Au final, l’ensemble de ces mesures, c’est à dire le « paquet fiscal », dont nous venons de voir qu’il a constitué en un abaissement massif des impôts des plus riches, de quelques miettes aux classes moyennes et de rien du tout pour les plus précarisés, a engendré en 2008 une baisse de 10 milliards d’euros des ressources fiscales de l’Etat. Les mêmes qui manquent aujourd’hui. Tiens, tiens …

Mais peut être que sans le paquet fiscal, le déficit aurait atteint 60, 70 ou 100 milliards d’euros ? Le fameux « choc fiscal ». Peut-être. Observons toutefois que la logique de soutien de la demande (aux ménages, qu’ils soient riches ou pauvres) a été complètement abandonnée dans le plan de relance présenté ces jours-ci. Faut-il une meilleure preuve de l’inefficacité de ce genre de mesure. Allez, faisons simple : on a d’abord vider les caisses pour faire un gros cadeau aux plus aisés après les élections avant de puiser dans les caisses vides pour cette fois-ci s’occuper sérieusement de l’économie. Où est l’intérêt général ? Remboursez les 10 milliards.
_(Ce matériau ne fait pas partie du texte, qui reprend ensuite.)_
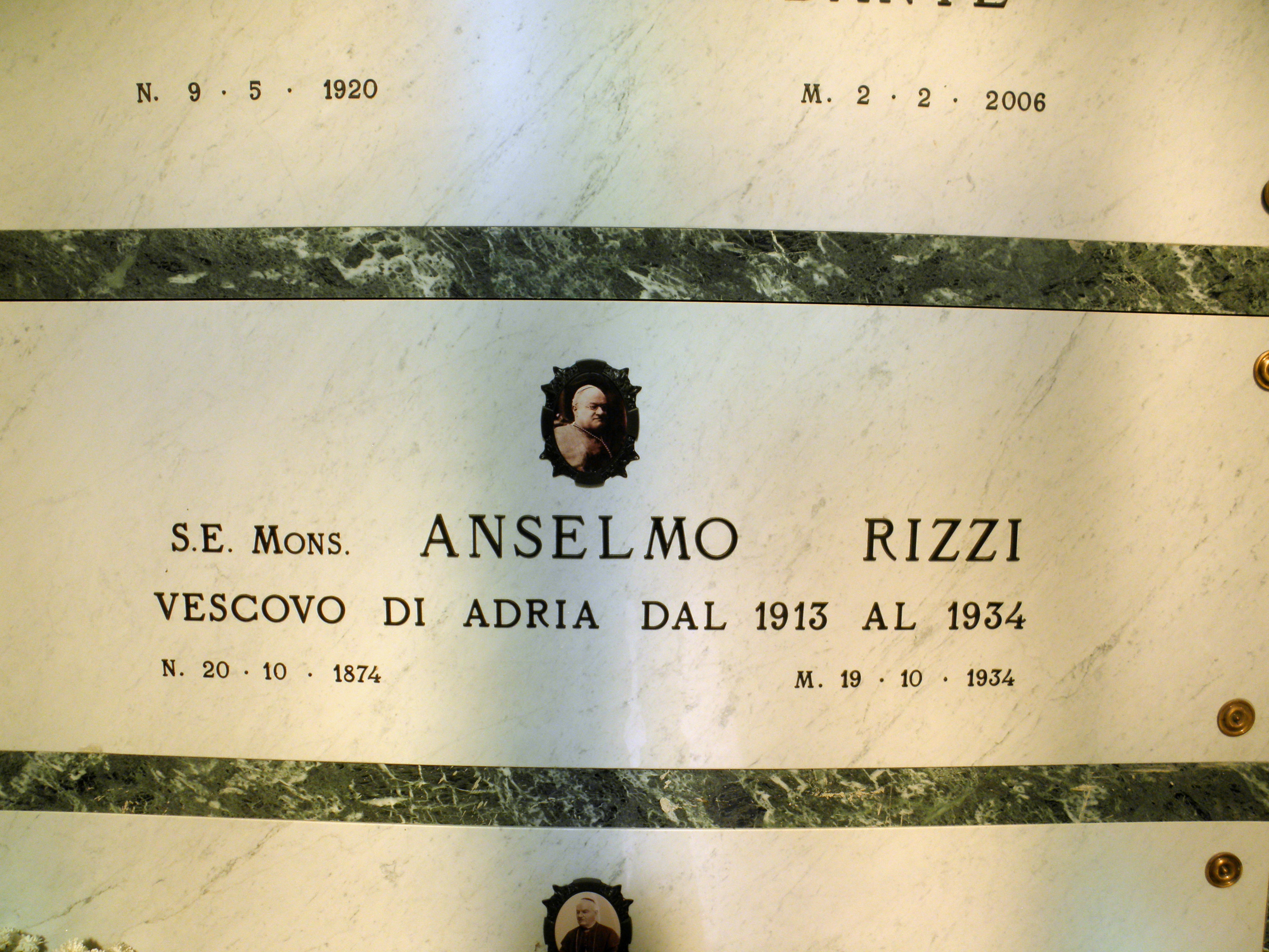 Cimitero di Rovigo: la tomba di Monsignor Anselmo Rizzi, Vescovo della Diocesi di Adria dal 4 giugno 1913 al 21 ottobre 1934.

Et dire que l’électorat de la droite a été constitué d’une part plus importante qu’à l’habitude de gens modestes. Déçus par les partis politiques que les 30 piteuses ont réduits à l’impuissance mais séduits par la personnalité de celui qui est devenu le Président de la République, ils peuvent maintenant dire à la manière de Renaud « une fois de plus nous nous sommes faits mettre ».
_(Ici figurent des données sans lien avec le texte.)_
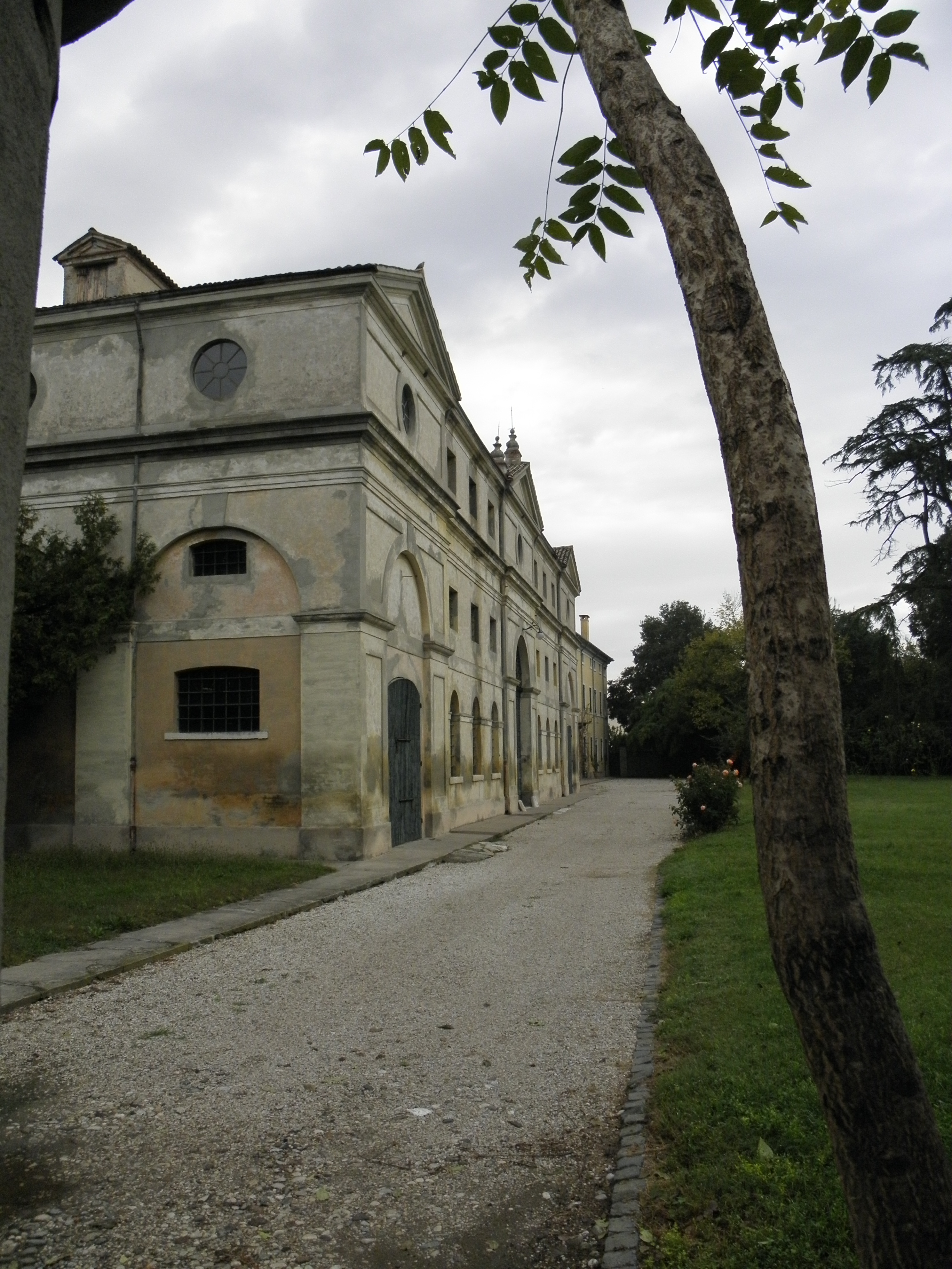 Villa Marzolla, Crespino: Vista lato anteriore dal cancello.

Plus sérieusement, on voit que le gouvernement veut revenir par tous les moyens sur le principe qui veut que l’on donne en impôts une proportion d’autant plus importante de son revenu que celui-ci est élevé, c’est à dire sur la progressivité de l’impôt établie avec la création de l’impôt sur le revenu en 1914. On voit également, qu’il veut bien consentir à quelques aides aux classes moyennes mais vraiment pas grand chose aux personnes en bas de l’échelle. Qu’ils se débrouillent pour remonter et alors on les aidera à acheter des maisons et à les transmettre.